To viewing where struct attributes Are defined and used, extract the SSA variable from a step and inspect the attributes it defines and uses.

varname = step.src.lhs.variable_name
ssa_varname = step.src.lhs.ssa_name

ssa_variable = fn.variable_manager.get(varname).unique_ssa_variables.get(ssa_varname)

print(ssa_variable.record_attributes_defined_at_steps)
print(ssa_variable.record_attributes_used_at_steps)

# output
"""
{2: ['#employeeID'], 7: ['#WeekAttendence']}
{3: ['#Name'], 13: ['#Name'], 14: ['#employeeID'], 19: ['#WeekAttendence']}
"""

Defined Attributes:
- Step 2: #employeeID defined.
- Step 7: #WeekAttendence defined.
Used Attributes:
- Step 3: #Name used.
- Step 13: #Name used again.
- Step 14: #employeeID used.
- Step 19: #WeekAttendence used.

To check which specific attributes are accessed at step index 3:

step = fn.steps[3]

varname = step.src.lhs.variable_name
ssa_varname = step.src.lhs.ssa_name

ssa_variable = fn.variable_manager.get(varname).unique_ssa_variables.get(ssa_varname)
print(ssa_variable.record_attributes_used_at_steps.get(step.step_index))

# output
"""
['#Name']
"""

This indicates that the attribute `Name` is accessed at step 3.
High-Level Access: You can easily get the primary variable (emp) without handling the full complexity of the struct access (&emp[i].Name).
Implicit Variable Usage: Variables like i, which are used as array indices, are tracked in variables_used_here even though they aren’t explicitly shown in the assignment statement.
SSA Tracking: The SSA names (i_5, emp_0) help in tracing variable versions through the code, useful for optimizations and analysis.
Token Inspection: You can deconstruct complex variables (arrays, structs) into individual tokens to analyze them at a granular level.
Attribute Filtering: By identifying tokens with IS_ATTRIBUTE, you can easily extract struct attributes.
Simplified Handling: Despite complex expressions like &emp[i].Name, you can focus on specific parts (like Name) without manually parsing the expression.

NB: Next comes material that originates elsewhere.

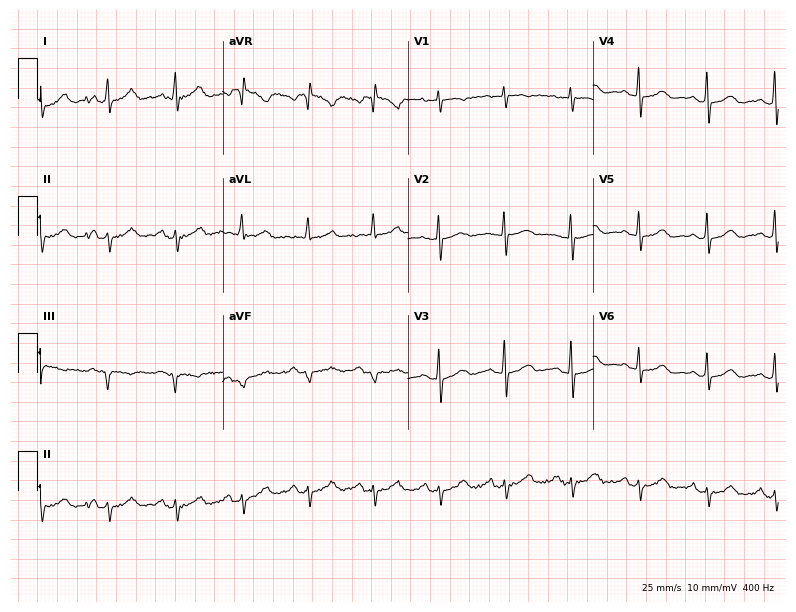
12-lead ECG (7.6-second recording at 400 Hz) from a woman, 73 years old. Screened for six findings — first-degree AV block, right bundle branch block, left bundle branch block, sinus bradycardia, atrial fibrillation, sinus tachycardia — none is recorded. Only these six findings were labelled.

2. Handling Deeply Nested Attributes

For nested attributes like emp[10].attr.history->name, the system simplifies the path using # to separate levels, regardless of whether . or -> is used:

print(ssa_variable.record_attributes_used_at_steps.get(step.step_index))

# output
"""
['#attr#history#name']
"""

This shows the full chain of attribute access: - emp[10].attr.history.name → #attr#history#name

Simplified Attribute Tracking: No need for complex loops to track nested attributes; use record_attributes_used_at_steps and record_attributes_defined_at_steps.
Uniform Notation: Whether attributes are accessed via . or ->, the output format remains consistent using # separators.
Detailed Step Insight: Easily find where specific struct attributes are used or defined within function steps.

This approach is powerful for code analysis, especially when dealing with complex data structures like nested structs!